Could you write out every record below exactly, leaving the pictures out?

★ ★ ★ ★ ★

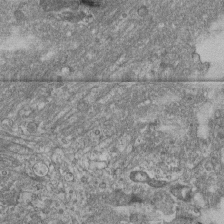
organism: Human
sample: Fibroblast cells
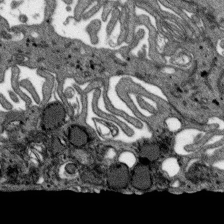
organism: Human
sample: Lung epithelial cells, uninfected (mock) control
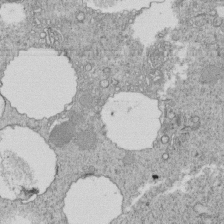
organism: Tetrahymena
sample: Cilia in tetrahymena
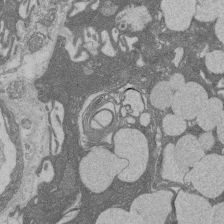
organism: Rat
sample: Salivary granule
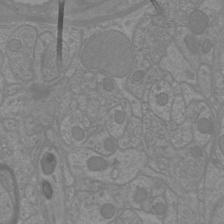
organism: Mouse
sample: Cortical neurons
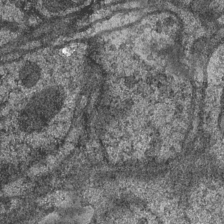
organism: Drosophila
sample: Optic medulla
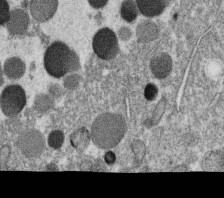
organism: C. elegans
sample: C. elegans oocyte; sperm cells
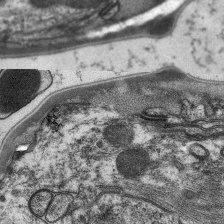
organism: C. elegans
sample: Pharynx
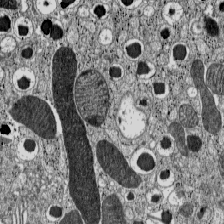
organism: C57BL Mouse
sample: Pancreatic islet
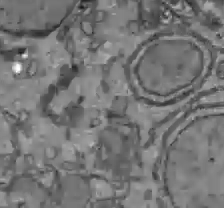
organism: C57BL Mouse
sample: Liver
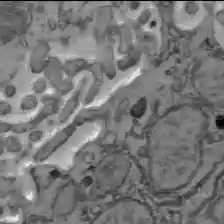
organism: C57BL Mouse
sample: Liver
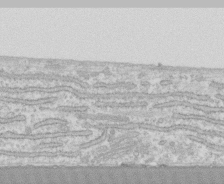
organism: Human
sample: CRL-1474
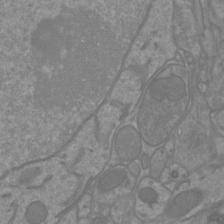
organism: Mouse
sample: Cortical neurons
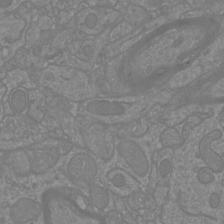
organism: Mouse
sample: Cortical neurons
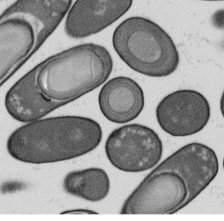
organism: B. subtilis
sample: Bacterial spore
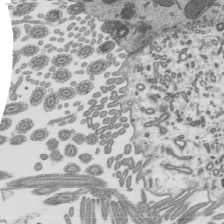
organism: Mouse
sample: Mouse epididymis efferent ductule cilia
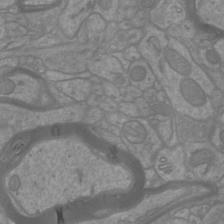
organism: Mouse
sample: Cortical neurons
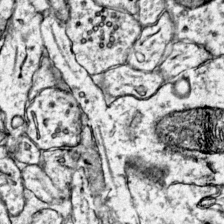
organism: Mouse
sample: Primary visual cortex
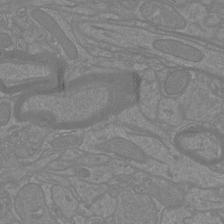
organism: Mouse
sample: Cortical neurons
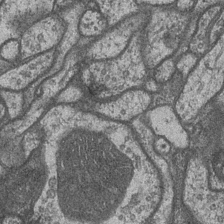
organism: Drosophila
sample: Optic medulla
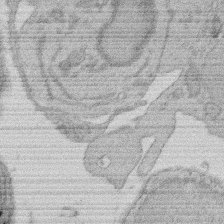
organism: Rat
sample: Salivary granule
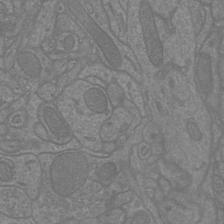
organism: Mouse
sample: Cortical neurons
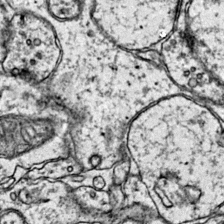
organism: Mouse
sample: Primary visual cortex
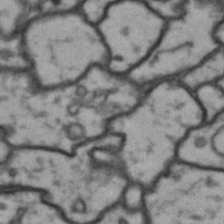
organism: Drosophila
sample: Brain
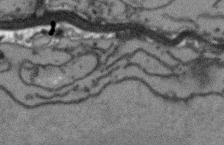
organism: Arabidopsis thaliana
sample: Root tip
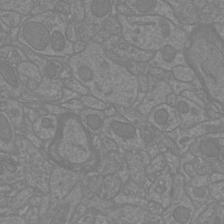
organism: Mouse
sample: Cortical neurons
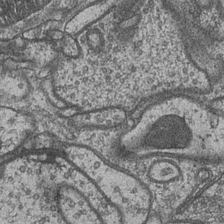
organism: Drosophila
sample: Optic medulla
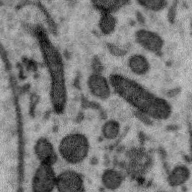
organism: Zebra finch
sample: Brain
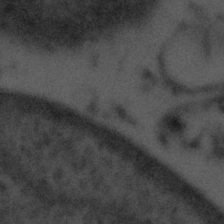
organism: Tuwongella immobilis
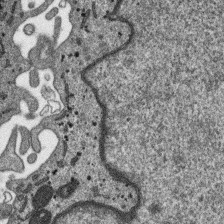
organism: Human
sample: Lung epithelial cells infected with SARS-CoV-2
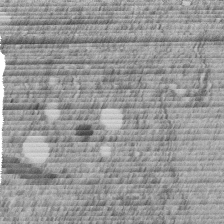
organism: C. elegans
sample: C. elegans embryo early stage
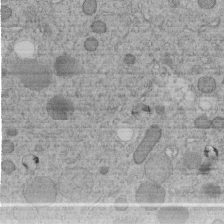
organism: C. elegans
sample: C. elegans embryo early stage
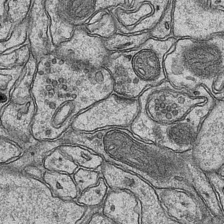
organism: Mouse
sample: CA1 Hippocampus
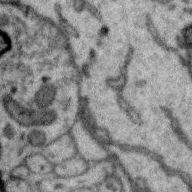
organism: Zebra finch
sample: Brain
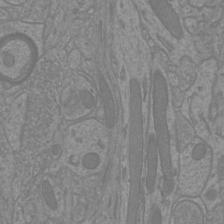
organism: Mouse
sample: Cortical neurons
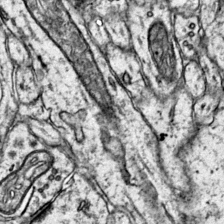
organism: Mouse
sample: Primary visual cortex
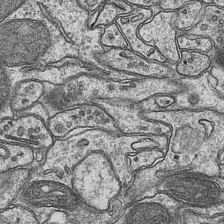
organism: Mouse
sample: CA1 Hippocampus
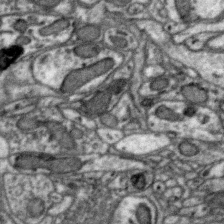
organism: Zebra finch
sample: Brain
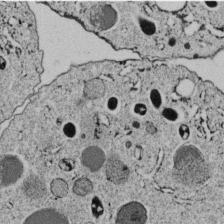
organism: C. elegans
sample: C. elegans embryo early stage
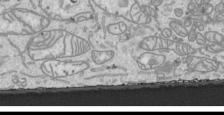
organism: Human
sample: Mitochondria in HCT116 cells
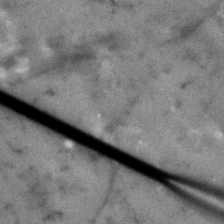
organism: Human
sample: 1205lu cells
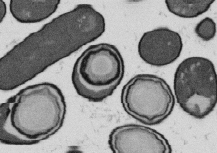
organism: B. subtilis
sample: Bacterial spore
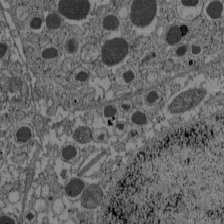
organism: C57BL Mouse
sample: Pancreatic islet
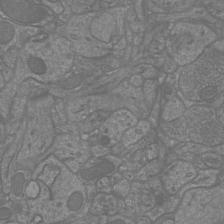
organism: Mouse
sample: Cortical neurons
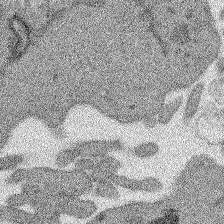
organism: Human
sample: HeLa cells
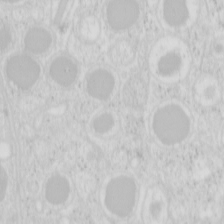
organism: Mouse
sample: Pancreas
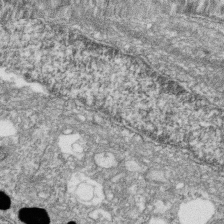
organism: Zebrafish
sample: Cilia; retinal pigment epithelium

★ ★ ★ ★ ★

Response to this task
organism: Human
sample: Fibroblast cells
organism: Human
sample: Lung epithelial cells, uninfected (mock) control
organism: Tetrahymena
sample: Cilia in tetrahymena
organism: Rat
sample: Salivary granule
organism: Mouse
sample: Cortical neurons
organism: Drosophila
sample: Optic medulla
organism: C. elegans
sample: C. elegans oocyte; sperm cells
organism: C. elegans
sample: Pharynx
organism: C57BL Mouse
sample: Pancreatic islet
organism: C57BL Mouse
sample: Liver
organism: C57BL Mouse
sample: Liver
organism: Human
sample: CRL-1474
organism: Mouse
sample: Cortical neurons
organism: Mouse
sample: Cortical neurons
organism: B. subtilis
sample: Bacterial spore
organism: Mouse
sample: Mouse epididymis efferent ductule cilia
organism: Mouse
sample: Cortical neurons
organism: Mouse
sample: Primary visual cortex
organism: Mouse
sample: Cortical neurons
organism: Drosophila
sample: Optic medulla
organism: Rat
sample: Salivary granule
organism: Mouse
sample: Cortical neurons
organism: Mouse
sample: Primary visual cortex
organism: Drosophila
sample: Brain
organism: Arabidopsis thaliana
sample: Root tip
organism: Mouse
sample: Cortical neurons
organism: Drosophila
sample: Optic medulla
organism: Zebra finch
sample: Brain
organism: Tuwongella immobilis
organism: Human
sample: Lung epithelial cells infected with SARS-CoV-2
organism: C. elegans
sample: C. elegans embryo early stage
organism: C. elegans
sample: C. elegans embryo early stage
organism: Mouse
sample: CA1 Hippocampus
organism: Zebra finch
sample: Brain
organism: Mouse
sample: Cortical neurons
organism: Mouse
sample: Primary visual cortex
organism: Mouse
sample: CA1 Hippocampus
organism: Zebra finch
sample: Brain
organism: C. elegans
sample: C. elegans embryo early stage
organism: Human
sample: Mitochondria in HCT116 cells
organism: Human
sample: 1205lu cells
organism: B. subtilis
sample: Bacterial spore
organism: C57BL Mouse
sample: Pancreatic islet
organism: Mouse
sample: Cortical neurons
organism: Human
sample: HeLa cells
organism: Mouse
sample: Pancreas
organism: Zebrafish
sample: Cilia; retinal pigment epithelium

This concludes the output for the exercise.